Socialist Worker

Refuse workers in Hull are out to give the bosses hell

Issue No. 2598

Waste management drivers in Hull are on strike for two weeks to demand sick pay for all workers

Waste management drivers in Hull are on strike for two weeks to demand sick pay for all workers (Pic: Tony Smith/Facebook)

Drivers at an FCC waste management depot in Wilmington, Hull, are striking for two weeks to demand sick pay for all workers.

The action follows a previous seven-day strike. Workers in the Unison union rejected a 2 percent pay rise on the basis that it wasn’t being paid to everyone.

The action has grown with workers from Driffield who also work for FCC, showing their support on the picket.

FCC managers have threatened agency staff with the sack.
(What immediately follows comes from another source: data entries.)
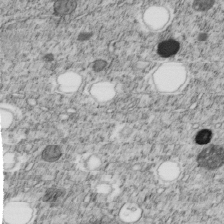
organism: C. elegans
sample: C. elegans embryo early stage
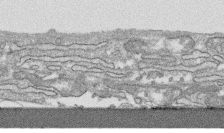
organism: Human
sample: CRL-1474
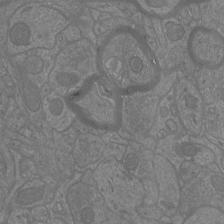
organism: Mouse
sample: Cortical neurons
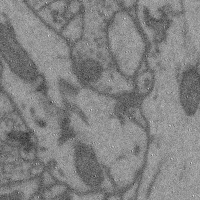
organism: Mouse
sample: Cerebral cortex
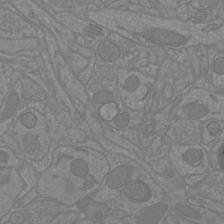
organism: Mouse
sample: Cortical neurons
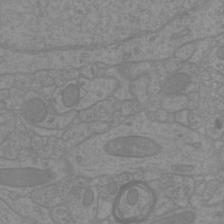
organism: Mouse
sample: Cortical neurons
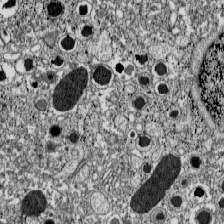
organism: C57BL Mouse
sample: Pancreatic islet
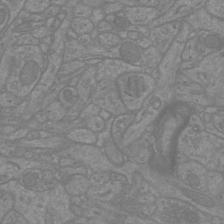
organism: Mouse
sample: Cortical neurons
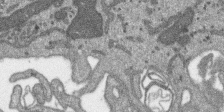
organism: Human
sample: Lung epithelial cells infected with SARS-CoV-2
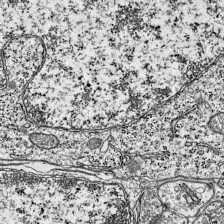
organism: Mouse
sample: Visual Cortex
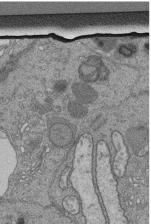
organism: Human
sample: Retinal organoid Rod and Cone cells
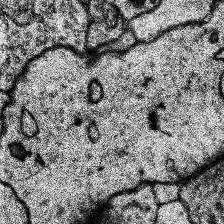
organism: Human
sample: Temporal Lobe
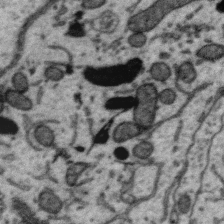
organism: Zebra finch
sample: Brain
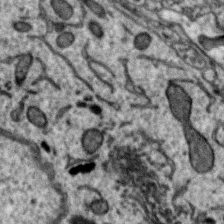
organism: Zebra finch
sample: Brain
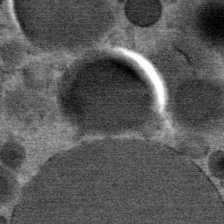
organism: Mouse
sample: Mouse Salivary gland

And they have suspended two workers who were on strike previously—including the Health and Safety rep—on trumped up charges.

Despite this the mood among pickets has hardened.
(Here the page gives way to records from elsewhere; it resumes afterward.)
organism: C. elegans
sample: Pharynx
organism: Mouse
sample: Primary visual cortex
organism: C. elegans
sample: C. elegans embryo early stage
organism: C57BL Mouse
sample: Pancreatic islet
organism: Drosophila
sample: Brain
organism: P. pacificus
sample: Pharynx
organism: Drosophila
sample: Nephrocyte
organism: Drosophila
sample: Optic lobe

Senior shop steward Russell Bowering said, “They’re always saying to us that FCC are a company that like to do the right thing. It’s time they realise that what they’re doing is wrong and they need to pay everyone sick pay.”

Waste collection workers in Essex are set to start a wave of strikes against “rubbish management” on 12 April.

The 65 Unite union members plan to walk out every Thursday and Friday for the next three weeks.

They are then set to strike for 72 hours from 1 May and a further three 24 hour strikes in May.

Migrant workers win with a wildcat strike

Workers at the Orion recycling plant in east London struck last week without going through all the usual balloting requirements last week—and won their demands within hours.

The ten migrant workers in the United Voices of the World Union, all from Peru, fought for proper safety and hygiene equipment. They won a personal pledge from the company owner to provide proper face masks, air filters, gloves and four pairs of protective overalls each.

There was also a pledge to provide soap and toilet paper, and showers on site within a month. The boss also pledged to meet with the union to discuss a pay increase to meet the London Living Wage, plus occupational sick pay.

The strikers also received a personal apology from the site manager for abusing the workers. And they won the promise that they would still be paid and not be victimised for the day of this unprecedented wildcat strike.